Most of the rest of the time, the whole point of the phone/tablet/desktop is
to _interact_ with the content -- to edit it, to transform it, and so on. I
don't want _extra_ clutter, but I _do_ want the buttons, the toolbar, the menu
bar -- I want to sit down at a program and _see_ what I can _do_ with it, not
look at bare "exposed content" and wonder where on earth I click/tap/swipe
from in order to reveal the hidden interface.

I want to know what's a button and what's a label and what's a textbox without
guessing -- I want affordance.

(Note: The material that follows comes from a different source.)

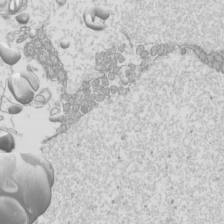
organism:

I don't want everything that's part of the
interface to be whitewashed and homogenized and grayed-out until I can't tell
what's what, just so it can all be relegated to a neutral background so that
the content itself can be all "focused on" or "exposed".

I mean, pre-flat-design-era, people complained about plenty of crappy
interfaces, but I never heard anyone complaining that whatever "content"
wasn't "exposed" enough, unless they were IE users with 20 toolbars.

Sometimes it seems like half these new flat interfaces are really just made
for stores and TV commercials, so people can see bigger pictures of
professionally-taken "vacation" photos -- and the actual experience of using
them suffers for it. (Kind of like "cover flow" was beautiful in commericals,
but then I've never known anyone who actually used it for real -- which makes
sense why it was finally removed from iTunes.)

------
panacea
UI design has always been about abstracting away underlying complexity and
presenting a virtual wizard to manipulate the underlying code.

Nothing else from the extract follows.